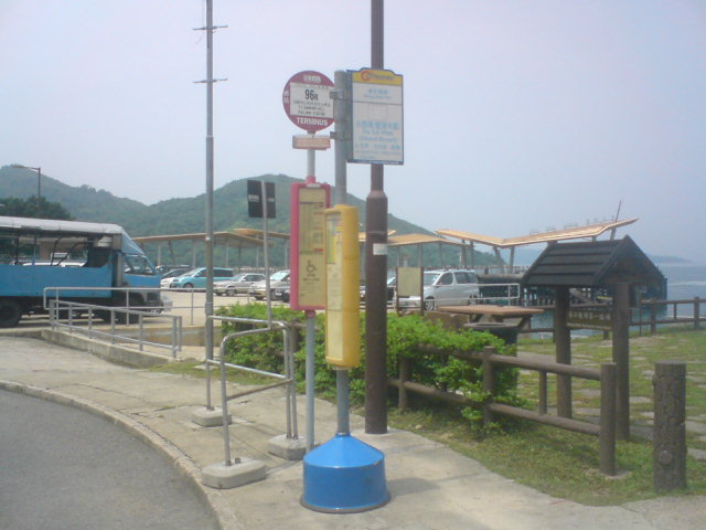 中文（香港）: 黃石碼頭巴士總站(2010.8):96R,698R
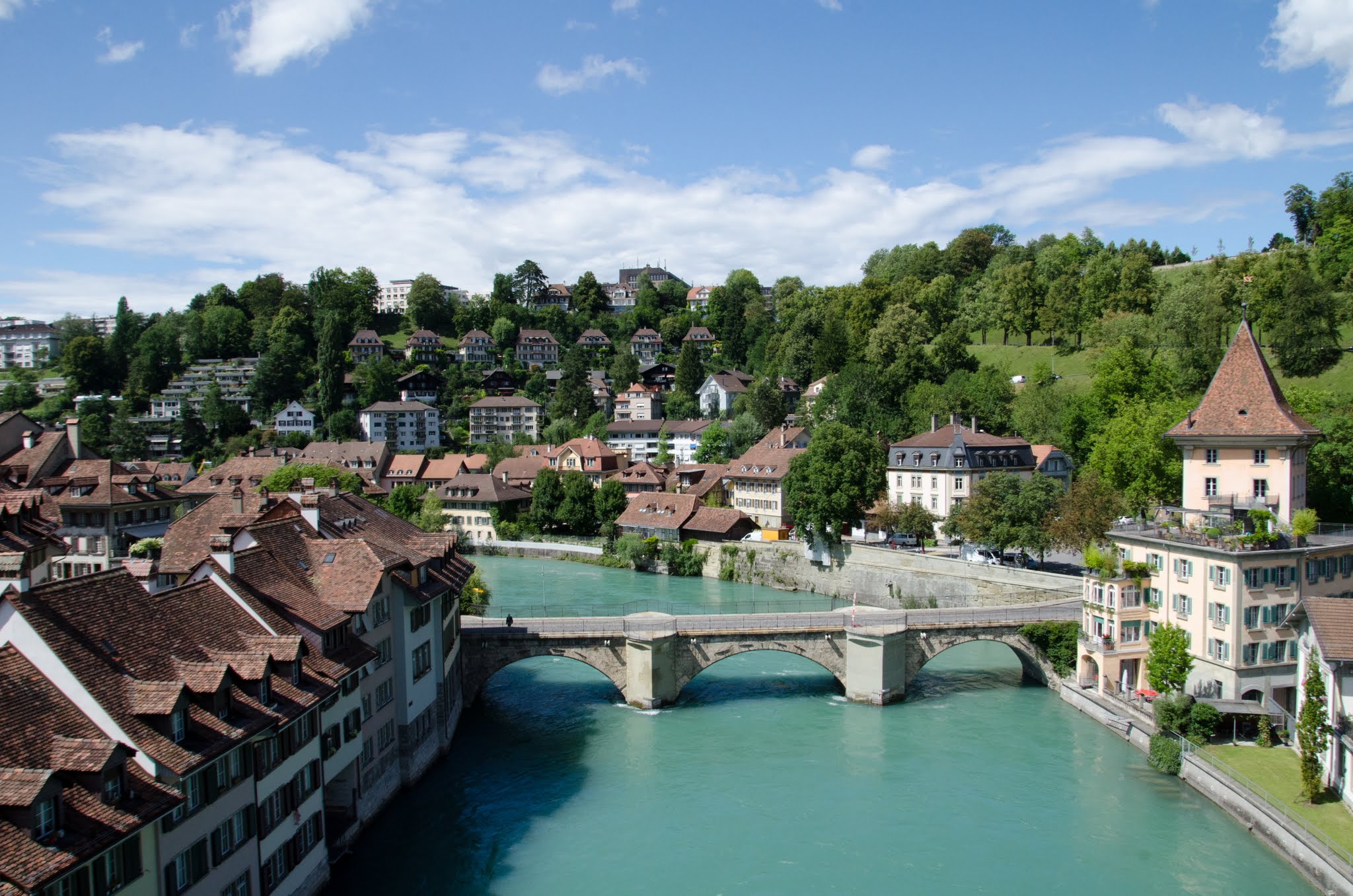 Aare river, Bern
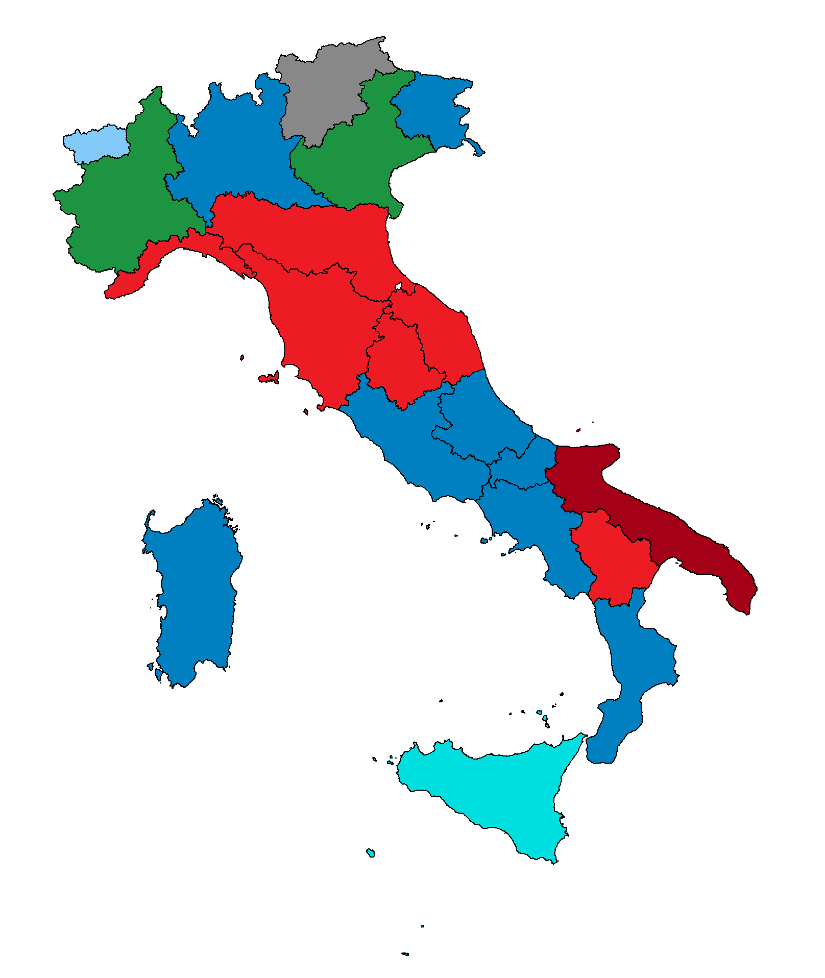 Presidenti delle regioni italiane dopo le Regionali 2010
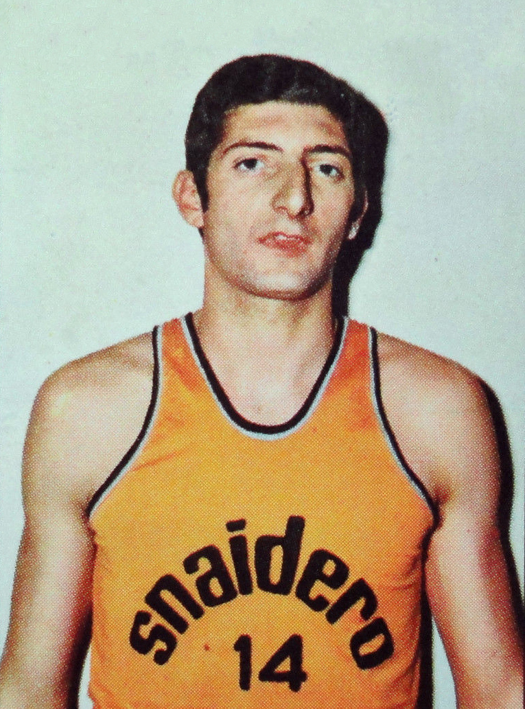 CAMPIONI DELLO SPORT 1969/70-n.311-BISSON (ITA)-PALLACANESTRO
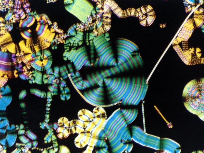 Polarisationsmikroskopische Aufnahme einer sogenannten B7-Phase von bent-core („bananenförmigen“) Mesogenen; charakteristische Textur 2, Flüssigkristall.
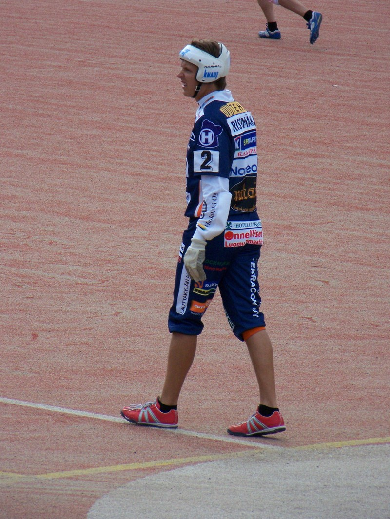 Jukka Ristimäki kakkospesällä kesällä 2007 ottelussa Manse PP - KaMa
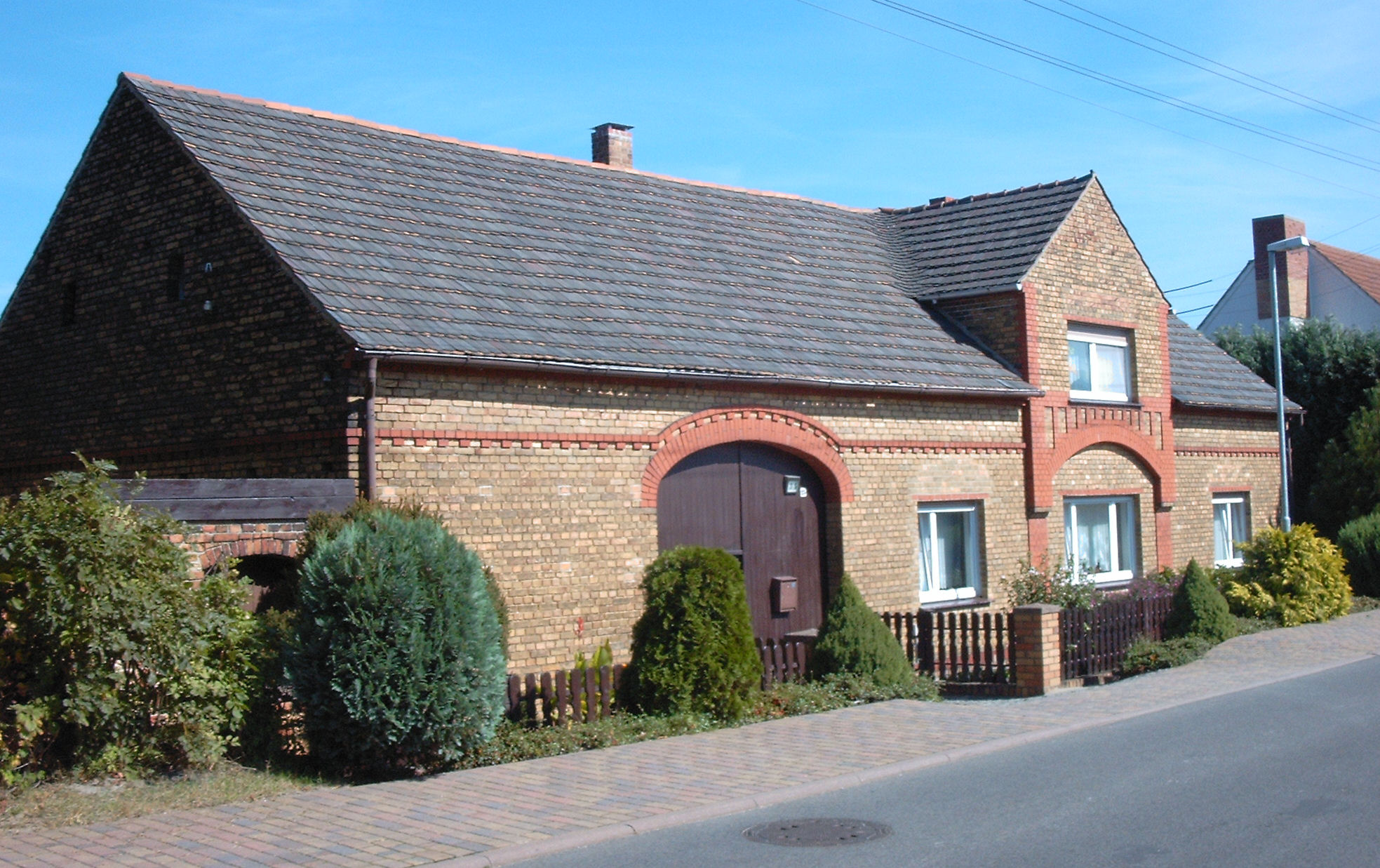 Typisches Wohnhaus eines Drei- oder Vierseitenhofes der Schleifer Region, in Trebendorf aufgenommen
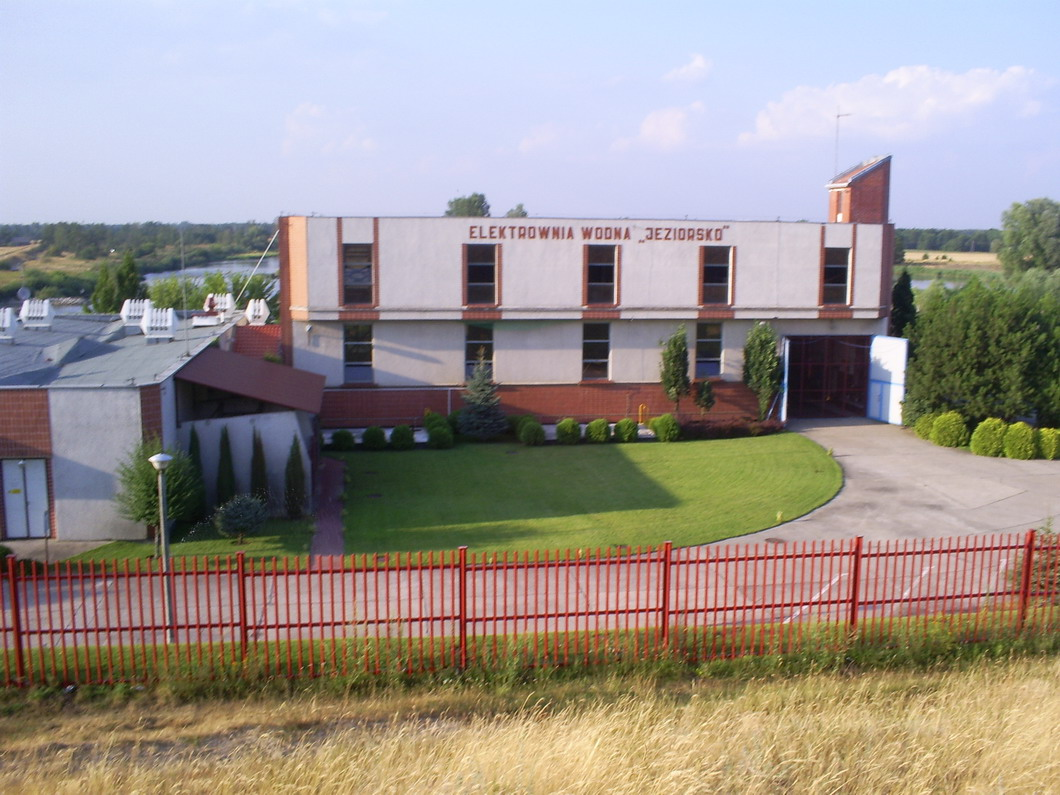 Хидроелектрана Језиорско, на реци Варти, испод језера Језиорско - поглед са бране. (Пољска) 25.07.2006. Author:Jovan Vuković If you need this picture with biger rezolution ask me there.
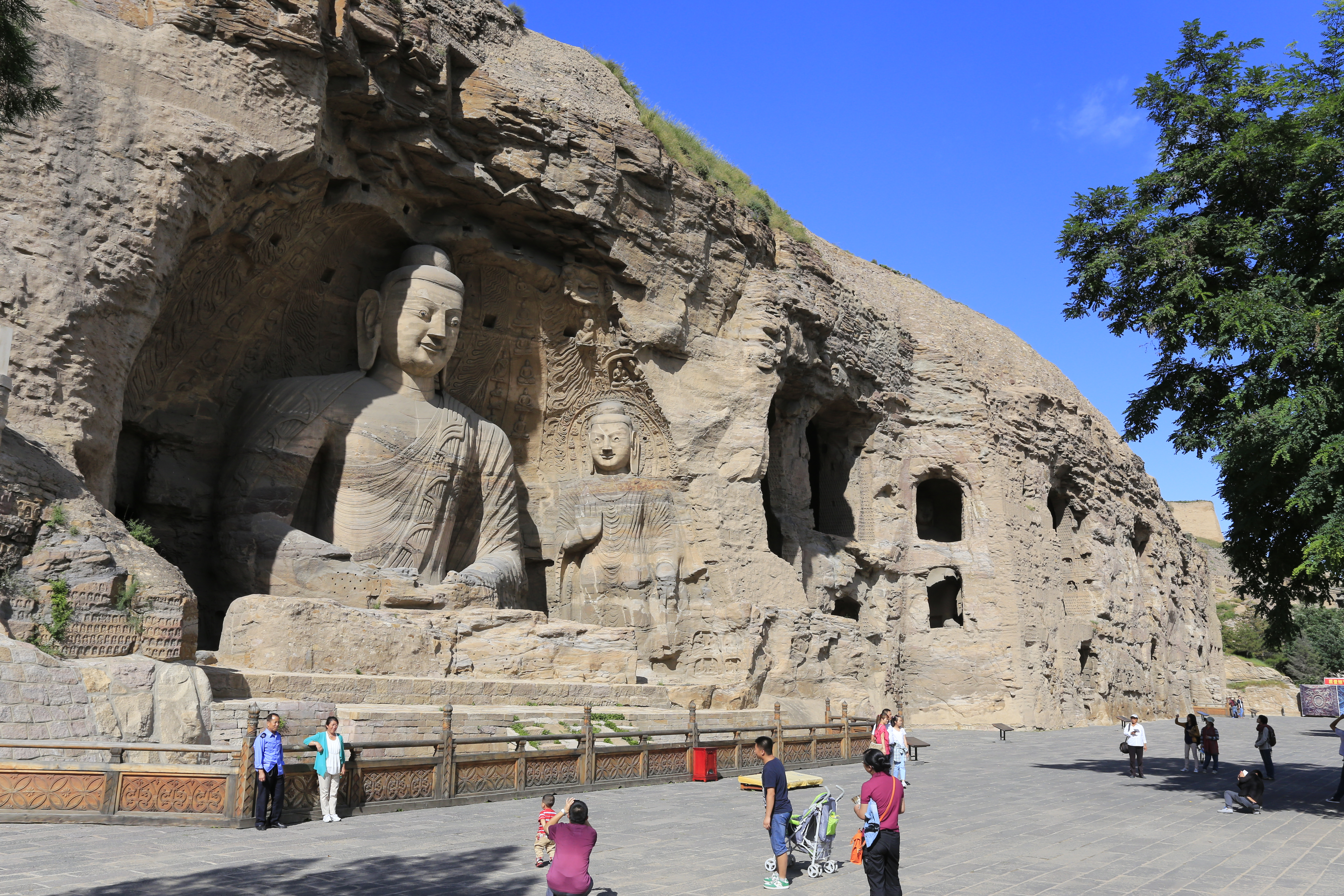 大同云冈石窟—— 第20窟、第19窟
+ + + + + + +
Work to complete
Pictures must be left out of the answer, which should be exactly the lines from the one holding "Хидроелектрана Језиорско, на" through the last line of the entries above, both included; please add nothing.

Output for this task
 Хидроелектрана Језиорско, на реци Варти, испод језера Језиорско - поглед са бране. (Пољска) 25.07.2006. Author:Jovan Vuković If you need this picture with biger rezolution ask me there.
 大同云冈石窟—— 第20窟、第19窟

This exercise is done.